No, it's the famous Y combinator. The point is that *no* naming is needed, the names "Y" and "fac" were used only for convenience.
Just try
(lambda (function f) { return lambda(mixed y) { return (lambda(function x, mixed w) { return f(lambda(mixed z) { return x(x, z); }, w); }) (lambda(function x, mixed w) { return f(lambda(mixed z) { return x(x, z); }, w); }, y); };}) (lambda (function this_function, int x) { return (x == 0) ? 1 : x * this_function(x - 1); }) (17);
Say you have a function f(function g, x), this can be viewed as a transformation from (x->g(x)) to (x->f(g,x))f. In this case it's
lambda (function this_function, int x) { return (x == 0) ? 1 : x * this_function(x - 1); }
Y constructs a kind of "fix point" to this function:
f(Y(f), x) = Y(f)(x).
It's quite a remarkable fact that such a fix point operator exists, and even more remarkable that it can be written as a fairly short lambda expression.

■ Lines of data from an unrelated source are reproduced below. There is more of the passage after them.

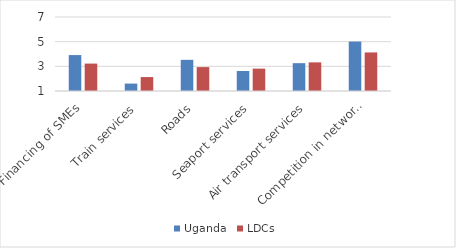
| Category | Uganda | LDCs |
|---|---|---|
| Financing of SMEs | 3.913 | 3.223 |
| Train services | 1.601 | 2.129 |
| Roads | 3.526 | 2.938 |
| Seaport services | 2.619 | 2.815 |
| Air transport services | 3.256 | 3.321 |
| Competition in network services | 5.009 | 4.126 |

To see why, one can start with Y(f)(x), and do one round of argument substitution of into the first lambda call. After some rewriting out comes an expression that is equivalent to f(Y(f), x).

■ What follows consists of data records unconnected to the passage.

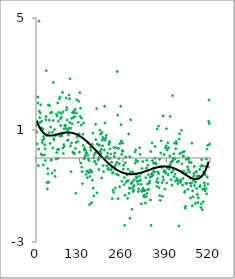
| Category | Series 0 |
|---|---|
| 2.0 | 1.182 |
| 3.0 | 0.928 |
| 4.0 | 0.504 |
| 5.0 | 2.174 |
| 6.0 | 1.967 |
| 7.0 | -0.267 |
| 8.0 | 0.315 |
| 9.0 | 4.887 |
| 10.0 | 1.67 |
| 11.0 | 1.442 |
| 12.0 | 1.269 |
| 13.0 | 1.607 |
| 14.0 | 1.9 |
| 15.0 | 0.144 |
| 16.0 | 1.077 |
| 17.0 | 1.314 |
| 18.0 | 0.104 |
| 19.0 | 0.548 |
| 20.0 | 0.632 |
| 21.0 | 1.034 |
| 22.0 | -0.249 |
| 23.0 | 0.765 |
| 24.0 | 0.685 |
| 25.0 | 0.108 |
| 26.0 | 0.469 |
| 27.0 | 0.325 |
| 28.0 | -0.09 |
| 29.0 | 1.364 |
| 30.0 | 1.484 |
| 31.0 | 3.118 |
| 32.0 | 0.803 |
| 33.0 | -0.874 |
| 34.0 | -1.104 |
| 35.0 | -0.378 |
| 36.0 | -0.566 |
| 37.0 | 1.89 |
| 38.0 | -0.866 |
| 39.0 | 0.908 |
| 40.0 | 1.35 |
| 41.0 | 1.872 |
| 42.0 | 0.52 |
| 43.0 | 1.611 |
| 44.0 | 1.109 |
| 45.0 | -0.082 |
| 46.0 | -0.064 |
| 47.0 | 1.637 |
| 48.0 | -0.541 |
| 49.0 | 0.918 |
| 50.0 | 0.355 |
| 51.0 | 1.34 |
| 52.0 | 2.701 |
| 53.0 | 0.69 |
| 54.0 | 0.646 |
| 55.0 | 1.016 |
| 56.0 | -0.448 |
| 57.0 | -0.657 |
| 58.0 | 0.797 |
| 59.0 | 0.825 |
| 60.0 | -0.041 |
| 61.0 | 1.569 |
| 62.0 | 0.192 |
| 63.0 | 1.501 |
| 64.0 | 0.306 |
| 65.0 | 1.965 |
| 66.0 | -0.014 |
| 67.0 | 1.313 |
| 68.0 | 0.305 |
| 69.0 | 1.628 |
| 70.0 | 2.113 |
| 71.0 | 0.784 |
| 72.0 | 2.177 |
| 73.0 | 1.405 |
| 74.0 | 1.16 |
| 75.0 | 1.591 |
| 76.0 | 1.46 |
| 77.0 | 0.781 |
| 78.0 | 0.835 |
| 79.0 | 2.342 |
| 80.0 | 0.356 |
| 81.0 | 1.65 |
| 82.0 | 0.158 |
| 83.0 | 0.48 |
| 84.0 | 1.041 |
| 85.0 | 0.414 |
| 86.0 | 1.165 |
| 87.0 | 1.134 |
| 88.0 | 1.162 |
| 89.0 | 1.052 |
| 90.0 | 2.146 |
| 91.0 | 1.716 |
| 92.0 | 1.802 |
| 93.0 | 1.354 |
| 94.0 | 0.627 |
| 95.0 | 0.987 |
| 96.0 | 0.647 |
| 97.0 | 0.832 |
| 98.0 | 1.062 |
| 99.0 | 2.249 |
| 100.0 | 2.112 |
| 101.0 | 1.267 |
| 102.0 | 2.828 |
| 103.0 | 0.427 |
| 104.0 | 1.061 |
| 105.0 | -0.49 |
| 106.0 | 0.54 |
| 107.0 | 1.415 |
| 108.0 | 1.226 |
| 109.0 | 1.626 |
| 110.0 | 0.214 |
| 111.0 | 1.441 |
| 112.0 | 0.181 |
| 113.0 | 1.6 |
| 114.0 | 1.676 |
| 115.0 | 0.158 |
| 116.0 | 1.477 |
| 117.0 | 1.741 |
| 118.0 | 0.344 |
| 119.0 | -1.26 |
| 120.0 | 0.555 |
| 121.0 | 1.604 |
| 122.0 | 2.082 |
| 123.0 | 0.742 |
| 124.0 | 0.835 |
| 125.0 | 0.591 |
| 126.0 | 1.276 |
| 127.0 | 0.842 |
| 128.0 | 2.021 |
| 129.0 | 0.862 |
| 130.0 | 0.209 |
| 131.0 | 2.336 |
| 132.0 | 1.48 |
| 133.0 | 1.776 |
| 134.0 | -0.179 |
| 135.0 | 1.172 |
| 136.0 | 1.421 |
| 137.0 | -0.327 |
| 138.0 | -0.488 |
| 139.0 | -0.917 |
| 140.0 | 0.849 |
| 141.0 | 0.455 |
| 142.0 | 1.248 |
| 143.0 | -0.017 |
| 144.0 | 0.285 |
| 145.0 | 0.359 |
| 146.0 | -0.01 |
| 147.0 | 0.075 |
| 148.0 | 0.282 |
| 149.0 | 0.158 |
| 150.0 | -0.581 |
| 151.0 | 0.194 |
| 152.0 | -0.472 |
| 153.0 | -0.706 |
| 154.0 | -0.471 |
| 155.0 | 0.099 |
| 156.0 | 0.534 |
| 157.0 | -0.037 |
| 158.0 | -0.092 |
| 159.0 | -0.527 |
| 160.0 | -1.664 |
| 161.0 | -0.662 |
| 162.0 | -0.428 |
| 163.0 | 0.378 |
| 164.0 | 0.273 |
| 165.0 | -0.503 |
| 166.0 | -1.6 |
| 167.0 | -0.482 |
| 168.0 | 0.491 |
| 169.0 | -0.793 |
| 170.0 | 0.889 |
| 171.0 | -1.081 |
| 172.0 | 0.004 |
| 173.0 | -1.353 |
| 174.0 | 0.106 |
| 175.0 | -0.126 |
| 176.0 | -0.127 |
| 177.0 | 0.189 |
| 178.0 | 1.204 |
| 179.0 | 0.658 |
| 180.0 | -0.218 |
| 181.0 | 1.765 |
| 182.0 | -1.245 |
| 183.0 | 0.499 |
| 184.0 | 0.218 |
| 185.0 | 0.183 |
| 186.0 | -0.068 |
| 187.0 | 0.465 |
| 188.0 | -0.411 |
| 189.0 | 0.014 |
| 190.0 | 0.465 |
| 191.0 | 0.997 |
| 192.0 | 0.24 |
| 193.0 | 0.851 |
| 194.0 | 0.163 |
| 195.0 | 0.311 |
| 196.0 | -0.713 |
| 197.0 | 0.916 |
| 198.0 | 0.637 |
| 199.0 | 0.433 |
| 200.0 | 0.735 |
| 201.0 | -0.272 |
| 202.0 | -0.485 |
| 203.0 | 0.674 |
| 204.0 | 0.282 |
| 205.0 | 1.846 |
| 206.0 | 1.252 |
| 207.0 | 0.632 |
| 208.0 | 0.02 |
| 209.0 | 0.72 |
| 210.0 | 0.809 |
| 211.0 | 0.011 |
| 212.0 | -0.273 |
| 213.0 | 0.068 |
| 214.0 | 0.174 |
| 215.0 | -0.405 |
| 216.0 | -0.367 |
| 217.0 | -0.023 |
| 218.0 | 0.479 |
| 219.0 | 0.526 |
| 220.0 | 0.591 |
| 221.0 | 0.328 |
| 222.0 | -0.007 |
| 223.0 | -0.427 |
| 224.0 | 0.142 |
| 225.0 | -0.419 |
| 226.0 | -0.149 |
| 227.0 | -0.329 |
| 228.0 | -1.457 |
| 229.0 | -0.536 |
| 230.0 | -1.149 |
| 231.0 | -0.525 |
| 232.0 | -1.229 |
| 233.0 | 0.377 |
| 234.0 | 0.058 |
| 235.0 | 0.177 |
| 236.0 | -0.298 |
| 237.0 | -1.075 |
| 238.0 | -0.398 |
| 239.0 | -0.223 |
| 240.0 | 0.356 |
| 241.0 | -0.575 |
| 242.0 | -0.148 |
| 243.0 | 3.088 |
| 244.0 | 1.528 |
| 245.0 | -1.452 |
| 246.0 | -0.613 |
| 247.0 | 0.346 |
| 248.0 | -0.015 |
| 249.0 | -0.207 |
| 250.0 | -1.024 |
| 251.0 | 0.512 |
| 252.0 | 0.516 |
| 253.0 | 1.849 |
| 254.0 | 1.188 |
| 255.0 | 0.611 |
| 256.0 | 0.128 |
| 257.0 | -0.827 |
| 258.0 | 0.266 |
| 259.0 | 0.532 |
| 260.0 | 0.24 |
| 261.0 | -0.4 |
| 262.0 | -0.257 |
| 263.0 | -0.951 |
| 264.0 | -0.697 |
| 265.0 | -2.407 |
| 266.0 | -1.33 |
| 267.0 | -0.169 |
| 268.0 | 0.034 |
| 269.0 | -0.866 |
| 270.0 | -0.562 |
| 271.0 | -0.59 |
| 272.0 | -0.816 |
| 273.0 | -0.606 |
| 274.0 | -1.441 |
| 275.0 | -0.397 |
| 276.0 | -0.815 |
| 277.0 | 0.855 |
| 278.0 | -1.26 |
| 279.0 | -1.075 |
| 280.0 | 0.045 |
| 281.0 | -2.155 |
| 282.0 | -0.504 |
| 283.0 | 1.362 |
| 284.0 | -1.089 |
| 285.0 | -0.913 |
| 286.0 | -0.88 |
| 287.0 | -1.831 |
| 288.0 | -0.853 |
| 289.0 | -0.5 |
| 290.0 | -1.195 |
| 291.0 | -1.041 |
| 292.0 | -1.144 |
| 293.0 | -0.985 |
| 294.0 | -0.778 |
| 295.0 | -0.573 |
| 296.0 | 0.214 |
| 297.0 | -0.181 |
| 298.0 | 0.293 |
| 299.0 | -0.08 |
| 300.0 | -0.668 |
| 301.0 | -0.717 |
| 302.0 | -0.833 |
| 303.0 | -0.558 |
| 304.0 | -0.119 |
| 305.0 | -0.931 |
| 306.0 | -1.203 |
| 307.0 | -1.104 |
| 308.0 | -0.818 |
| 309.0 | -0.654 |
| 310.0 | 0.362 |
| 311.0 | 0.129 |
| 312.0 | -0.792 |
| 313.0 | -0.555 |
| 314.0 | -0.936 |
| 315.0 | -1.634 |
| 316.0 | -1.166 |
| 317.0 | -0.378 |
| 318.0 | -1.197 |
| 319.0 | -0.124 |
| 320.0 | -1.072 |
| 321.0 | -1.125 |
| 322.0 | -1.374 |
| 323.0 | -1.316 |
| 324.0 | -1.385 |
| 325.0 | -1.177 |
| 326.0 | -1.15 |
| 327.0 | -1.61 |
| 328.0 | -0.705 |
| 329.0 | -1.378 |
| 330.0 | -0.358 |
| 331.0 | -0.078 |
| 332.0 | -1.269 |
| 333.0 | -0.93 |
| 334.0 | -0.257 |
| 335.0 | -1.123 |
| 336.0 | -0.597 |
| 337.0 | -1.124 |
| 338.0 | -0.886 |
| 339.0 | -0.892 |
| 340.0 | -0.827 |
| 341.0 | -0.688 |
| 342.0 | -1.498 |
| 343.0 | 0.234 |
| 344.0 | -2.401 |
| 345.0 | -0.582 |
| 346.0 | -0.657 |
| 347.0 | 0.536 |
| 348.0 | -0.096 |
| 349.0 | -0.512 |
| 350.0 | -0.611 |
| 351.0 | -0.186 |
| 352.0 | -0.347 |
| 353.0 | -0.482 |
| 354.0 | -0.489 |
| 355.0 | -0.011 |
| 356.0 | 0.411 |
| 357.0 | -0.17 |
| 358.0 | -0.21 |
| 359.0 | -0.209 |
| 360.0 | -0.843 |
| 361.0 | -1.011 |
| 362.0 | 1.031 |
| 363.0 | -0.739 |
| 364.0 | -0.493 |
| 365.0 | -0.873 |
| 366.0 | 1.138 |
| 367.0 | -0.555 |
| 368.0 | -1.059 |
| 369.0 | -0.047 |
| 370.0 | -1.342 |
| 371.0 | -1.512 |
| 372.0 | -0.301 |
| 373.0 | 0.181 |
| 374.0 | 0.613 |
| 375.0 | -0.321 |
| 376.0 | -0.333 |
| 377.0 | -0.88 |
| 378.0 | -1.372 |
| 379.0 | -0.674 |
| 380.0 | 1.505 |
| 381.0 | -0.782 |
| 382.0 | -0.497 |
| 383.0 | 0.122 |
| 384.0 | -0.446 |
| 385.0 | -1.111 |
| 386.0 | -0.504 |
| 387.0 | 0.359 |
| 388.0 | -0.539 |
| 389.0 | 0.436 |
| 390.0 | 1.049 |
| 391.0 | -0.895 |
| 392.0 | 0.286 |
| 393.0 | -0.35 |
| 394.0 | 0.543 |
| 395.0 | -0.594 |
| 396.0 | 0.366 |
| 397.0 | -0.386 |
| 398.0 | -0.398 |
| 399.0 | -0.27 |
| 400.0 | 0.07 |
| 401.0 | 1.486 |
| 402.0 | -0.232 |
| 403.0 | -0.151 |
| 404.0 | -0.775 |
| 405.0 | -0.519 |
| 406.0 | -0.967 |
| 407.0 | -0.117 |
| 408.0 | 2.225 |
| 409.0 | 0.001 |
| 410.0 | -0.443 |
| 411.0 | -0.067 |
| 412.0 | 0.149 |
| 413.0 | -0.667 |
| 414.0 | 0.525 |
| 415.0 | -0.578 |
| 416.0 | -0.023 |
| 417.0 | -0.824 |
| 418.0 | 0.331 |
| 419.0 | 0.587 |
| 420.0 | 0.513 |
| 421.0 | -0.732 |
| 422.0 | -0.141 |
| 423.0 | -0.789 |
| 424.0 | -0.921 |
| 425.0 | -0.813 |
| 426.0 | -0.112 |
| 427.0 | -2.431 |
| 428.0 | 0.675 |
| 429.0 | 0.866 |
| 430.0 | 0.159 |
| 431.0 | -0.863 |
| 432.0 | -0.865 |
| 433.0 | -0.785 |
| 434.0 | -0.464 |
| 435.0 | 0.989 |
| 436.0 | -0.21 |
| 437.0 | 0.196 |
| 438.0 | -0.969 |
| 439.0 | 0.068 |
| 440.0 | -0.729 |
| 441.0 | 0.069 |
| 442.0 | -0.469 |
| 443.0 | 0.235 |
| 444.0 | -1.233 |
| 445.0 | -1.181 |
| 446.0 | -1.79 |
| 447.0 | -1.725 |
| 448.0 | -0.907 |
| 449.0 | -0.049 |
| 450.0 | -0.537 |
| 451.0 | -0.906 |
| 452.0 | 0.001 |
| 453.0 | -0.315 |
| 454.0 | -1.12 |
| 455.0 | -0.412 |
| 456.0 | -0.001 |
| 457.0 | -0.056 |
| 458.0 | -0.151 |
| 459.0 | -0.494 |
| 460.0 | -0.897 |
| 461.0 | -0.726 |
| 462.0 | -1.427 |
| 463.0 | -0.998 |
| 464.0 | -0.164 |
| 465.0 | -0.897 |
| 466.0 | 0.529 |
| 467.0 | -1.707 |
| 468.0 | -1.174 |
| 469.0 | -1.386 |
| 470.0 | -0.8 |
| 471.0 | -0.645 |
| 472.0 | -0.559 |
| 473.0 | -0.301 |
| 474.0 | -0.98 |
| 475.0 | -0.855 |
| 476.0 | -1.621 |
| 477.0 | -0.858 |
| 478.0 | -0.499 |
| 479.0 | -0.485 |
| 480.0 | -1.084 |
| 481.0 | -0.639 |
| 482.0 | -1.301 |
| 483.0 | -0.683 |
| 484.0 | -1.592 |
| 485.0 | -1.417 |
| 486.0 | -0.657 |
| 487.0 | -0.721 |
| 488.0 | -0.64 |
| 489.0 | -0.406 |
| 490.0 | -1.023 |
| 491.0 | -0.983 |
| 492.0 | -0.293 |
| 493.0 | -1.765 |
| 494.0 | -1.64 |
| 495.0 | -0.061 |
| 496.0 | -0.27 |
| 497.0 | -1.849 |
| 498.0 | -1.116 |
| 499.0 | -0.286 |
| 500.0 | -1.56 |
| 501.0 | -0.495 |
| 502.0 | -1.095 |
| 503.0 | -0.889 |
| 504.0 | -0.984 |
| 505.0 | -1.171 |
| 506.0 | -0.596 |
| 507.0 | -0.296 |
| 508.0 | -1.093 |
| 509.0 | -0.04 |
| 510.0 | -1.278 |
| 511.0 | 0.316 |
| 512.0 | -0.685 |
| 513.0 | 0.453 |
| 514.0 | -0.932 |
| 515.0 | -0.32 |
| 516.0 | 1.31 |
| 517.0 | 2.069 |
| 518.0 | 1.228 |
| 519.0 | 0.498 |

The usual definition is in a lambda language with curryfication of function arguments:
Y := (lambda (f) ((lambda (x) (f (lambda (z) ((x x) z)))) (lambda (x) (f (lambda (z) ((x x) z)))) ))
/ Niels Möller (igelkottsräddare)
Previous text:
2003-10-06 20:04: Subject: Re: Some tasks from the conference
Whoa, now that was a good entry for the next obfuscated Pike contest. :)
I take it that it's some kind of cheating to simply give a name to a lambda?
function Y (function f) { mixed g (mixed... args) { return f (g, @args); }; return g; }
/ Martin Stjernholm, Roxen IS